Checking for overdispersion
A Poisson distribution has mean equal to variance. Insurance claim counts regularly violate this: the variance typically exceeds the mean by a factor of 1.5–4× on motor portfolios. This does not bias the coefficient estimates — the Poisson score equations give consistent estimators regardless — but it means the model-based standard errors understate the true uncertainty.
# Pearson chi-squared statistic / degrees of freedom
mu_all = model.predict(X_train, offset=np.log(exp_train)) * exp_train
pearson_resid = (y_train - mu_all) / np.sqrt(np.maximum(mu_all, 1e-12))
n_params = X_train.shape[1] + 1 # +1 for intercept
dispersion = np.sum(pearson_resid ** 2) / (len(y_train) - n_params)
print(f"Estimated dispersion: {dispersion:.3f}")
# Estimated dispersion: 1.847
A dispersion of 1.85 means the data are moderately overdispersed.
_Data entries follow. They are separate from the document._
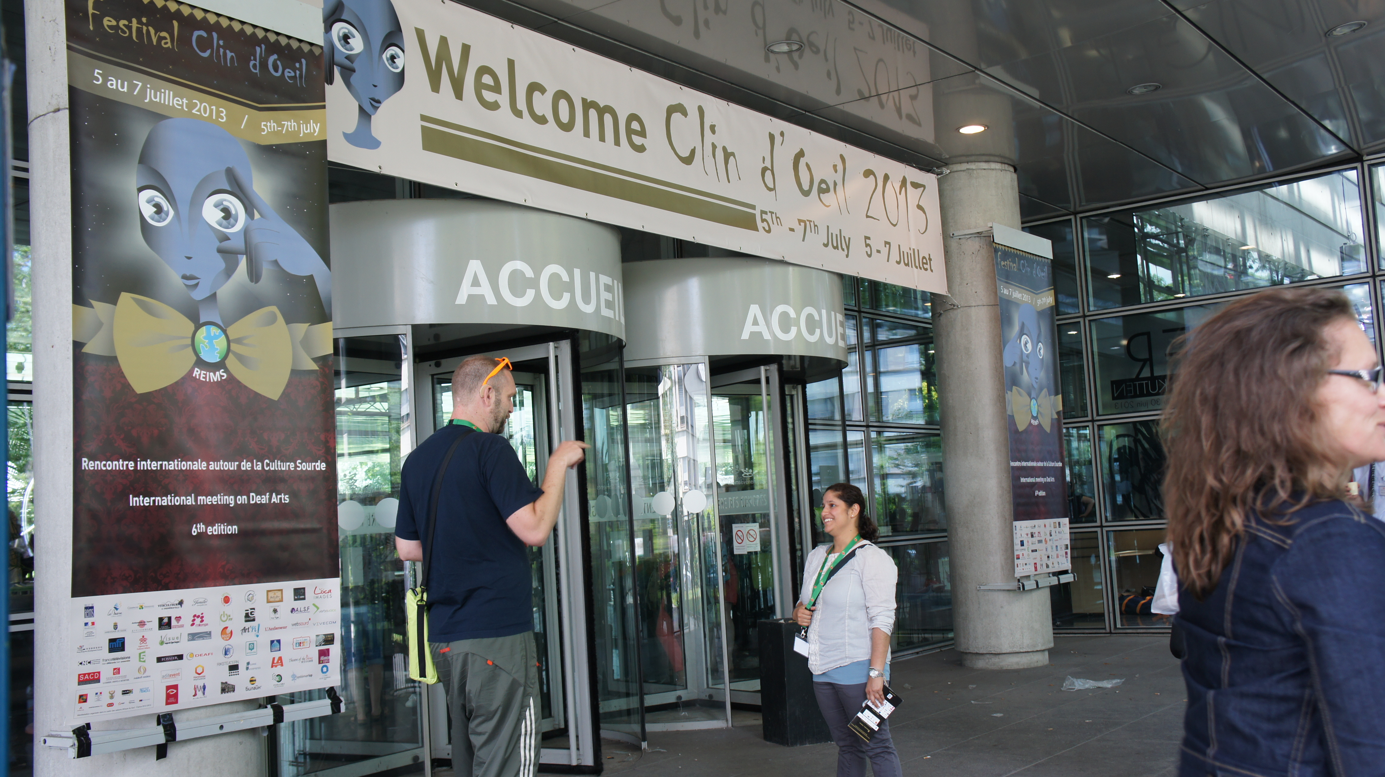 Festival Clin d'oeil 2013, animation au Centre des congrès .
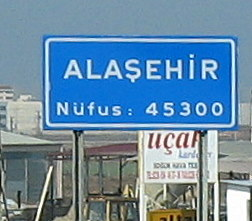 Alaşehir, Manisa tabelasi
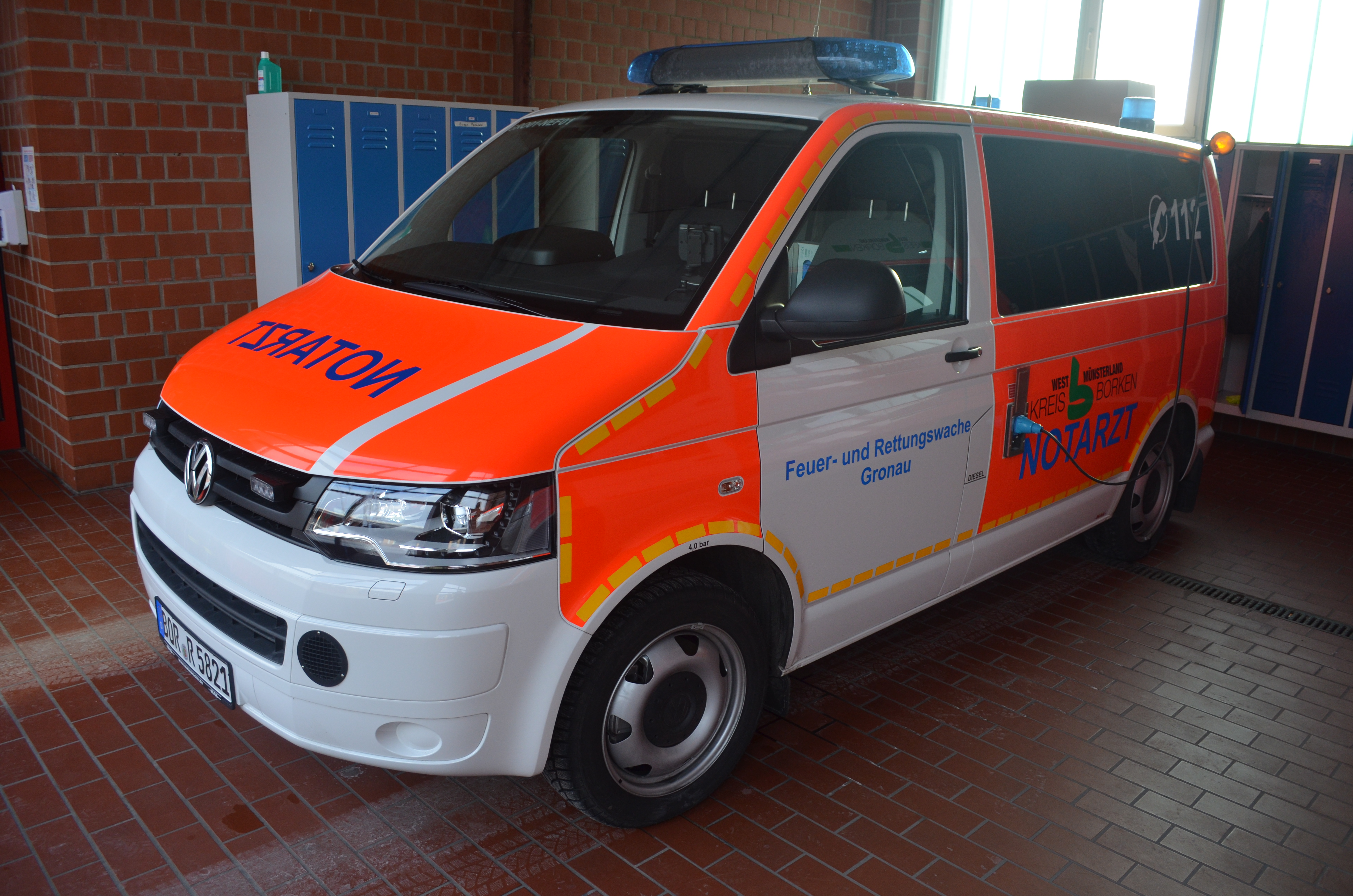 Neues Notartzfahrzeug von Gronau.

To use quasi-Poisson inference — which inflates standard errors to account for overdispersion — multiply all standard errors by sqrt(dispersion):
phi = dispersion
coef_df["std_err_qp"] = model.coef_se_ * np.sqrt(phi)
coef_df["ci_lower_qp"] = np.exp(model.coef_ - 1.96 * coef_df["std_err_qp"])
coef_df["ci_upper_qp"] = np.exp(model.coef_ + 1.96 * coef_df["std_err_qp"])
In practice: a dispersion around 1.5–2.5 is normal for motor frequency data and does not change which variables you include. A dispersion of 5+ suggests something is wrong — missing interactions, heterogeneous sub-portfolios that should be modelled separately, or data quality issues with claim counts (duplicate records, unreported partial-year adjustments).
What to do next
This tutorial covers the core workflow: load, prepare, fit, validate, extract. Three natural extensions:
Nonlinear terms. Driver age has a U-shaped frequency profile — higher at both ends of the age range. Adding DrivAge**2 as a feature captures this with two parameters; using insurance-gam for a shape-constrained spline is cleaner and avoids the need to constrain the quadratic sign manually.
Interaction detection. The GLM above fits main effects only. If the age-by-vehicle-power interaction is present in the data — younger drivers in higher-powered vehicles disproportionately worse — a main-effects GLM will systematically underprice that segment. The automated approach using neural interaction detection is covered in Finding the Interactions Your GLM Missed.
Model monitoring. A fitted GLM deployed to price new business will drift as the portfolio mix changes. The insurance-monitoring library implements score decomposition and population stability indices for tracking GLM performance over time — the full setup is covered in our practitioner guide to insurance model monitoring in Python.
The freMTPL2 Poisson GLM we built here reaches a test Poisson deviance of approximately 0.313. The Python insurance pricing benchmark documents how CatBoost, XGBoost, and LightGBM compare on the same dataset. The short answer: the GBMs score meaningfully better on discrimination. The longer answer: the GLM’s interpretability — the ability to read off factor relativities, audit each coefficient, and produce clean factor tables for a rating engine — is why most production pricing teams use it as their deployed model even when a GBM trains alongside it.